Море штормит. Крупные, плотными белыми мазками выделяющиеся на синем фоне неба и на зеленоватом, с просинью и с проседью, фоне всей пришедшей в движение массы переполняющей залив соленой и шипучей воды, редкие чайки с натугой, несколько замедленно, машут на усиливающемся ветру своими упругими, выносливыми крыльями, с которых иногда, как отдельные, остро поблескивающие бусинки только что разорванного мониста, с нарастающей скоростью падают вниз тяжеловатые, кажущиеся отшлифованными, редкие водяные капли, сразу же исчезающие в шипучей, косматой пене, в слоистой, вибрирующей круговерти разгулявшейся стихии. Волны раскачало. Зайти – легко, выбраться на берег – уже сложнее: пружинистая, сильная, с железной хваткой, бьющая по ногам вода так и норовит унести тебя подальше от береговой полосы, в то кипение и бурление поодаль, которое все равно настигает, как ему ни сопротивляешься. Но преодолеть его – можно. Рокот, шум, гул, – только они и слышны. Ишка нервничает, бегает по щебенке, лает – предостерегает меня. Сам в воду не лезет. В свое время – был такой случай – нахлебался, лет восемь назад, когда мы с ним вдвоем в шторм довольно далеко заплыли. Урок он из этого сразу извлек. Ученый стал. Соображение имеет. Он лучше выждет, обойдется без купания, А потом свое наверстает. Однако, я купался – вернее, просто зашел в воду, поднырнул под волну, вынырнул, немного поплавал, подержался на поверхности, покачался, как на качелях, то вскидываясь всем корпусом на клокочущий гребень, то соскальзывая с него, да и возвратился обратно. Чему закадычный мой друг Ишастик был несказанно рад.

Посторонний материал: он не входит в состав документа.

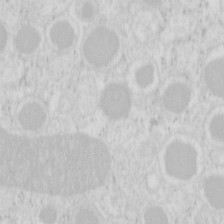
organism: Mouse
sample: Pancreas
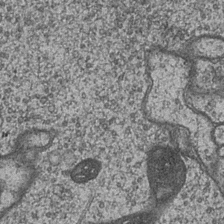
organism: Drosophila
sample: Optic medulla
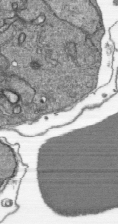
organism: Plasmodium falciparum
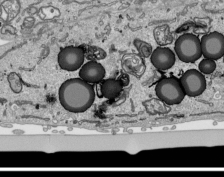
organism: Human
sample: Mitochondria in HCT116 cells
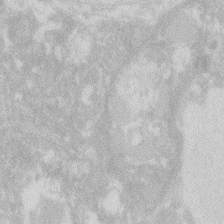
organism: Zebrafish
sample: Macrophage
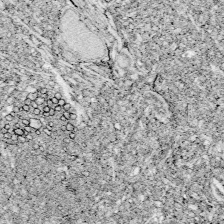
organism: Zebrafish
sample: Whole-Brain
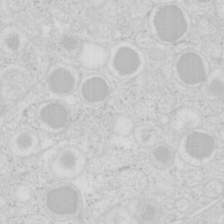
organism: Mouse
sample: Pancreas
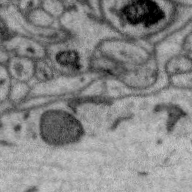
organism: Zebra finch
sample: Brain
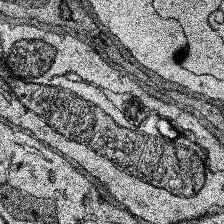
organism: Human
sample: Temporal Lobe
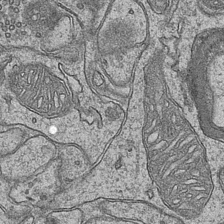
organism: Mouse
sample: CA1 Hippocampus
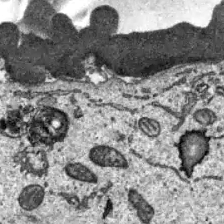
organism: Human
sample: HeLa cells
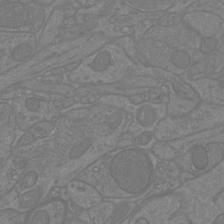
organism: Mouse
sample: Cortical neurons
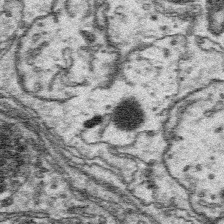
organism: Platynereis dumerilii
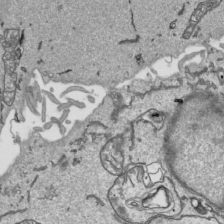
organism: Human
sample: Mitochondria in HCT116 cells
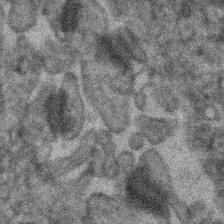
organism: Human
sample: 1205lu cells
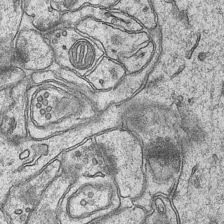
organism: Mouse
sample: CA1 Hippocampus
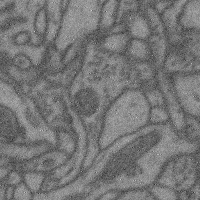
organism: Mouse
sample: Cerebral cortex
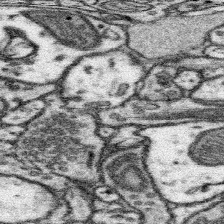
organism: Mouse
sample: Somatosensory cortex neuropil
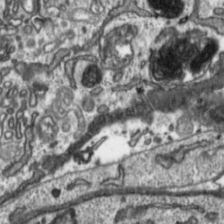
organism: Toxoplasma gondii
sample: Parasites in a vacuole inside a host cell
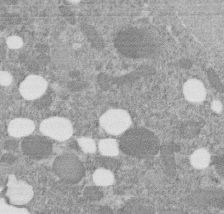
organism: C. elegans
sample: C. elegans embryo early stage
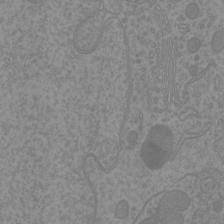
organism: Mouse
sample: Cortical neurons
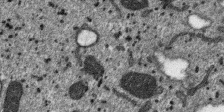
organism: Human
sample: Lung epithelial cells infected with SARS-CoV-2
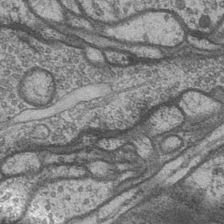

Вечером – в кои-то веки! – ходили мы с Ишкой гулять по берегу, вдоль моря, – по набережной, а потом и дальше, в сторону дома Юнге. Посмотрели на курортную жизнь. Она была все той же, стандартной. Понастроенные в жутком количестве кафе, какие-то будки, лотки, прилавки, загородки. Едкая, низкими, плотными полосами стелющаяся понизу, прогорклая вонь от жарящихся через каждые три-четыре метра шашлыков. Грохот музыки. Ну как же без него? В каждом заведении – своя музыка, свой грохот. А все вместе создавало такие болезненные для слуха вибрации, что хотелось только одного – поскорее уйти отсюда. Посидели мы на берегу, подальше от шума, там, где взлетная площадка для дельтапланов с мотором над речкой устроена, на гальке, у самой воды. Сидели с Ишкой рядышком и смотрели вдаль. Послушали гул моря. Потом – обратно. Все по той же набережной, стараясь бестолковщину ее не замечать. Постояли на причале – прямо как на корабле! Волны накатывают, плещутся по сторонам. Кажется, будто плывешь туда, в море. Сзади – поселок, огни. Горы угадываются в темноте, а присмотришься – видны их темные громады, а над ними – звезды. Настроение у нас было – морское. Грин вспомнился, потому что никак нельзя в Крыму без него. И еще кое-что вспомнилось. Мало ли что припоминается вечером, у моря! Потом – возвратились мы домой.